= Beginning of Section =
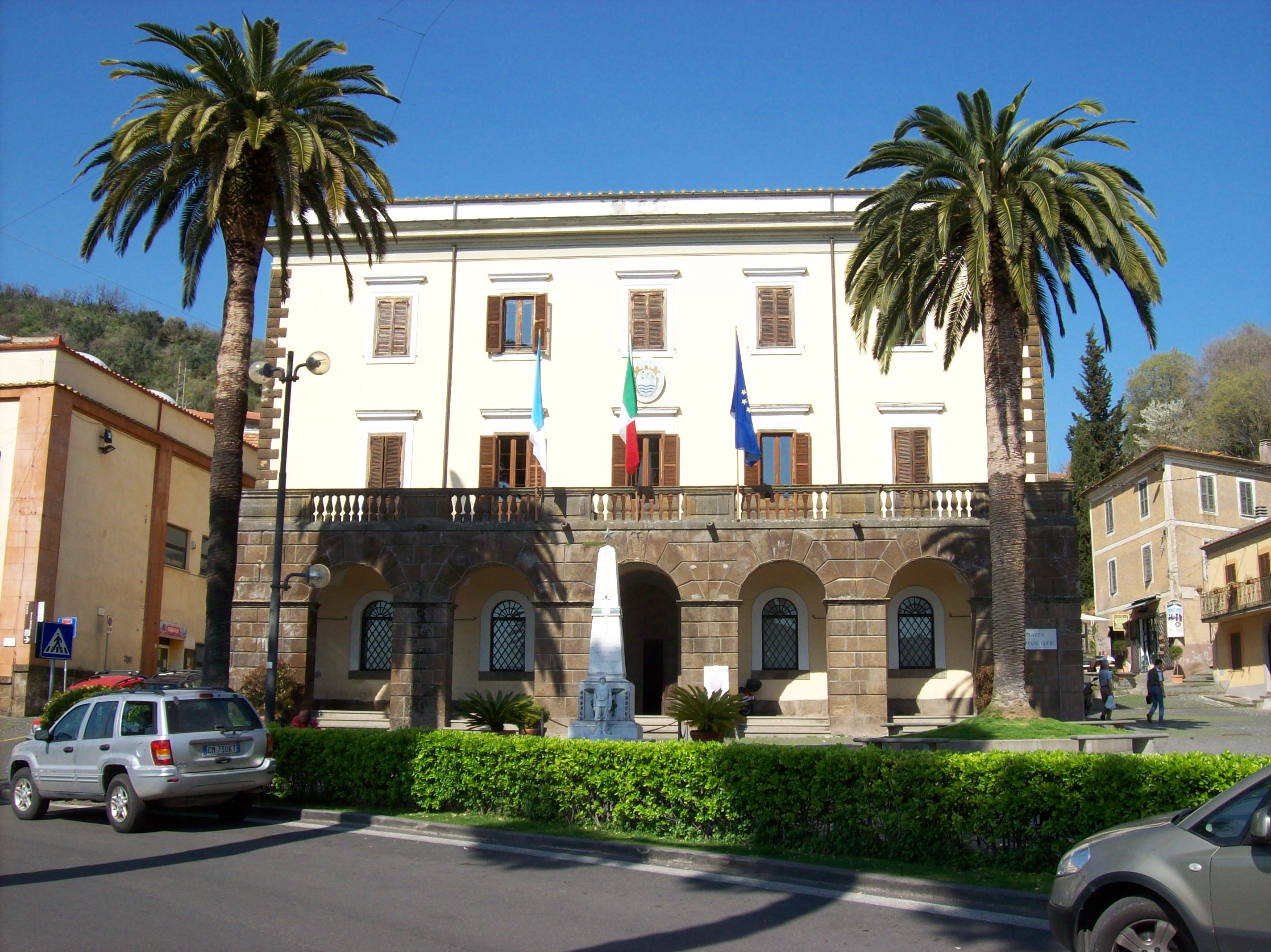 Palazzo del Comune e Museo Civico di Trevignano Romano (Roma), Italia
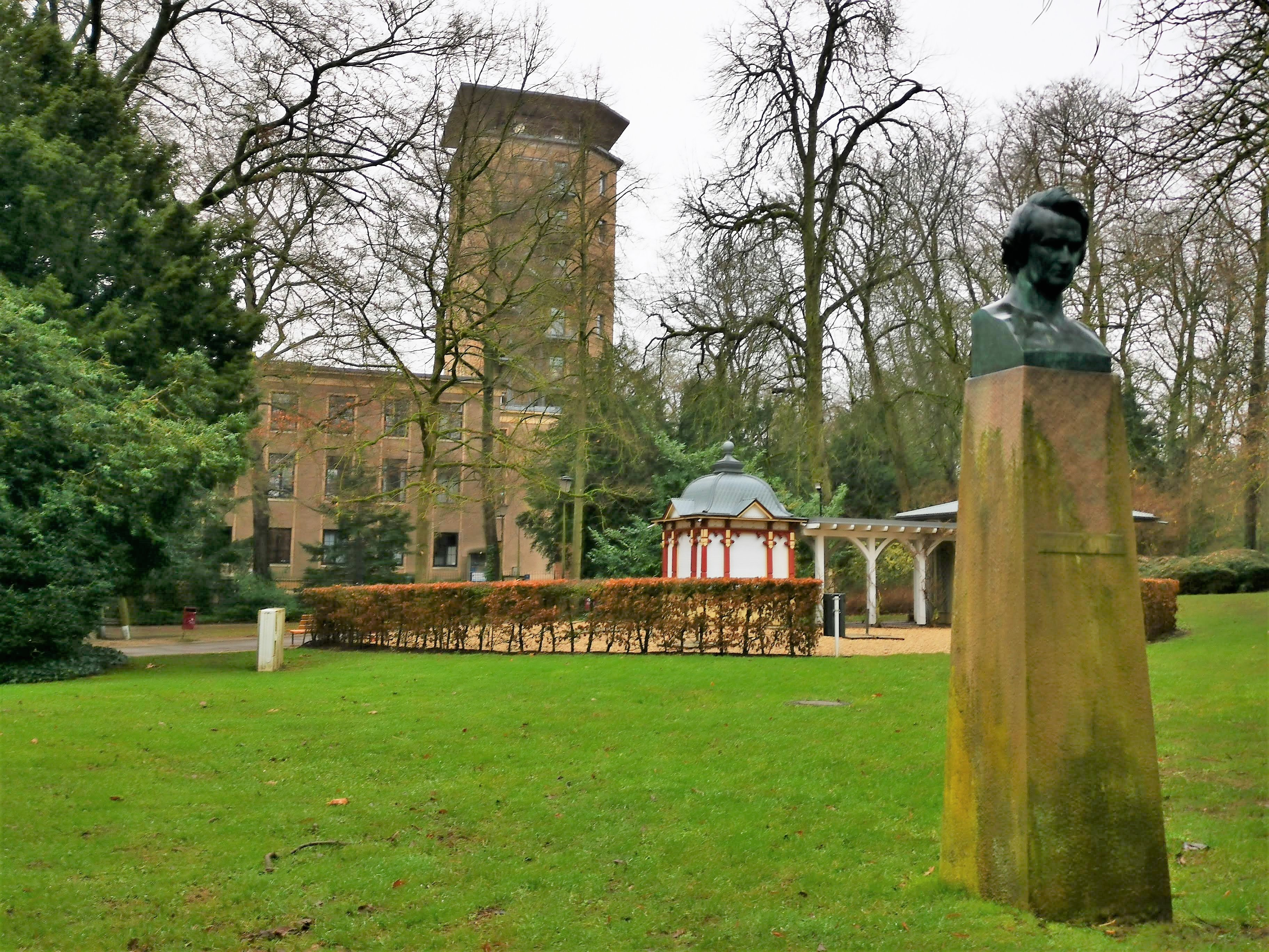 Luxembourg, buste de Victor Hugo près de l'aire de jeu "bâteau pirates" dans le parc Louvigny. À l'arrière-plan, la Villa Louvigny.
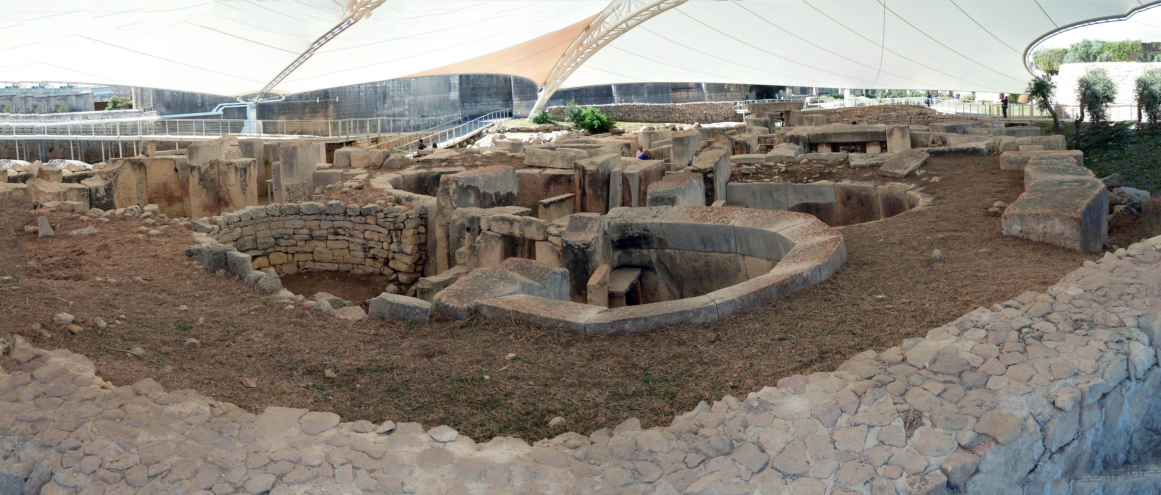 Le temple de Tarxien à Malte.
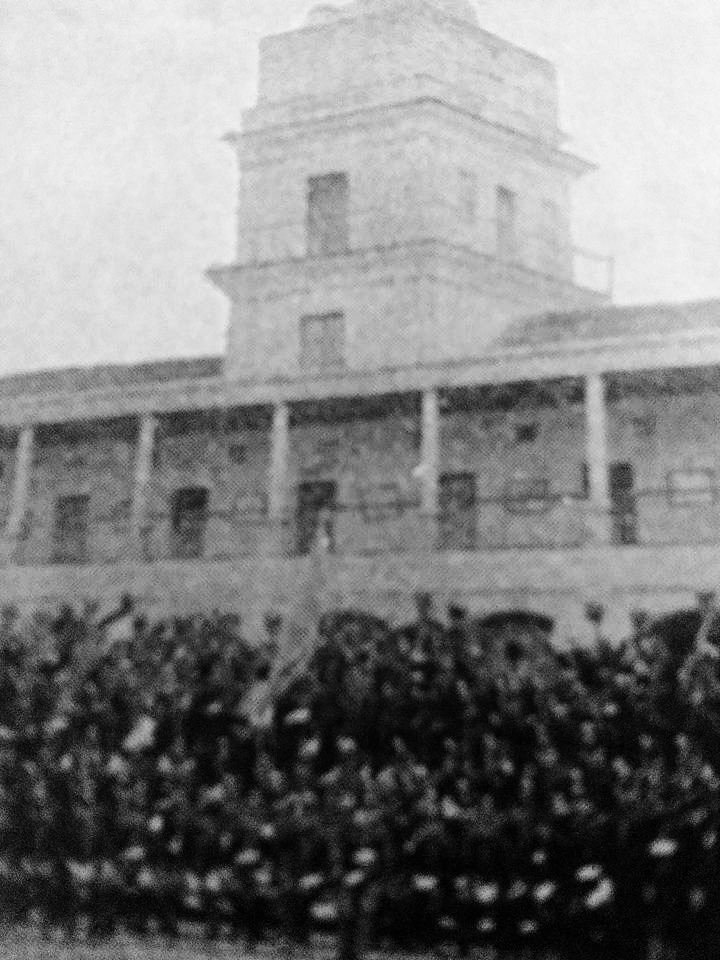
= End of Section =
Apart from the pictures, every line of the material above is to be returned word for word.

 Palazzo del Comune e Museo Civico di Trevignano Romano (Roma), Italia
 Luxembourg, buste de Victor Hugo près de l'aire de jeu "bâteau pirates" dans le parc Louvigny. À l'arrière-plan, la Villa Louvigny.
 Le temple de Tarxien à Malte.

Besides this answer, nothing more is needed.